Yet, the U.S. dollar still reigns supreme and continues to appreciate in value. 

So much for all the pundits calling for the death of the dollar when the yuan gained official reserve status!

So what does it all mean? Will the yuan eventually kill the dollar? 

I’ll answer those two questions with one simple reply: There is — in no uncertain terms — no way the dollar will ever be overthrown by the Chinese yuan, or any other currency for that matter. 

In fact, per Bloomberg and according to the IMF itself, the new official reserve basket will have the composition you see in the bar chart here. 

Click image for larger view

As you can clearly see, the euro, yen and the pound will be impacted the most, not the U.S. dollar.
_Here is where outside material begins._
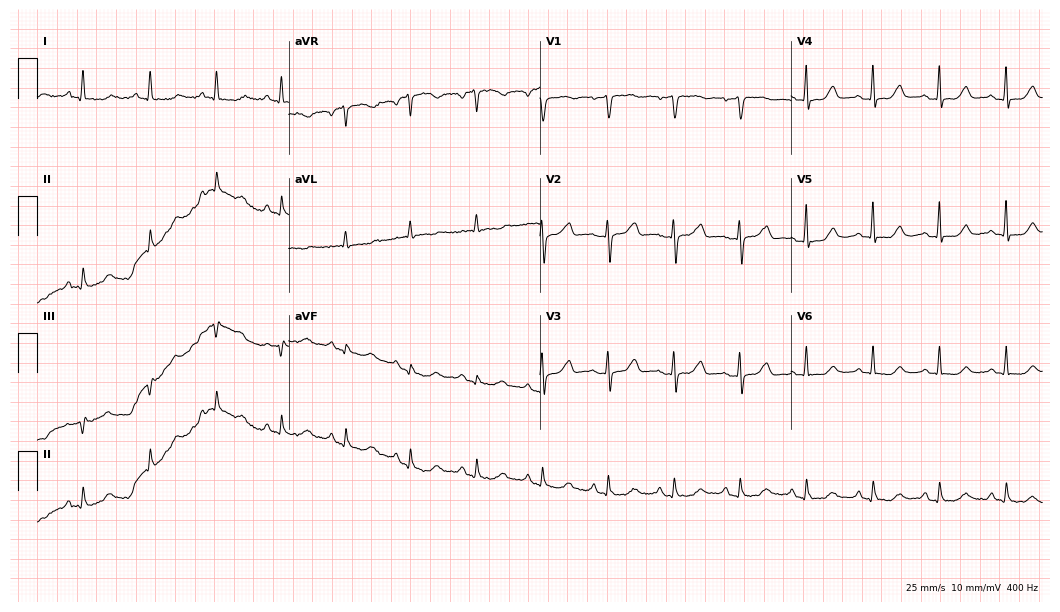
Resting 12-lead electrocardiogram. Patient: a woman, 57 years old. None of these six findings is recorded: first-degree AV block, right bundle branch block, left bundle branch block, sinus bradycardia, atrial fibrillation, sinus tachycardia. Only these six findings were labelled.
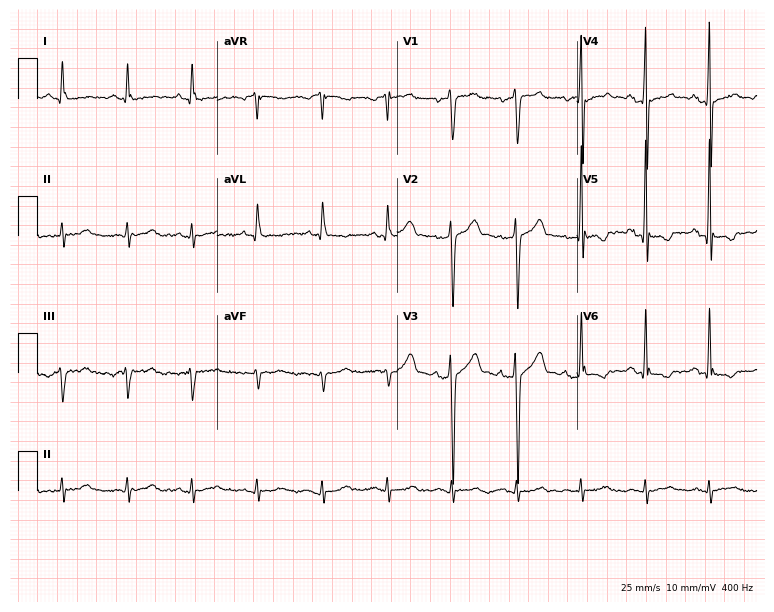
Resting 12-lead electrocardiogram. Patient: a 44-year-old male. None of these six findings is recorded: first-degree AV block, right bundle branch block, left bundle branch block, sinus bradycardia, atrial fibrillation, sinus tachycardia. Other findings, if any, are not listed.

In fact, after official trading of the yuan as a reserve currency begins — not till Oct. 1, 2016 — the U.S dollar’s share of the IMF basket will fall from 41.90% to 41.73% …

A tiny decline of just 0.17%. How is that ever going to destroy the dollar?!

The IMF yuan decision is just a symbolic move
to recognize the rising status of China.

That’s all it is. Period. Even when it comes into effect 10 months from now, it won’t make a dent in the dollar. It can’t. In order to have a major impact, China must also have a major, multi-trillion-dollar equivalent international sovereign bond market — so investors, including countries who want to hold yuan in reserves — can earn some interest.

But China does NOT have a deep, international sovereign debt market. So it’s unlikely any major institutions, governments and central banks included, would want to park much money in the yuan.

On top of that, the yuan accounts for a mere 2% of global payments and foreign exchange transactions …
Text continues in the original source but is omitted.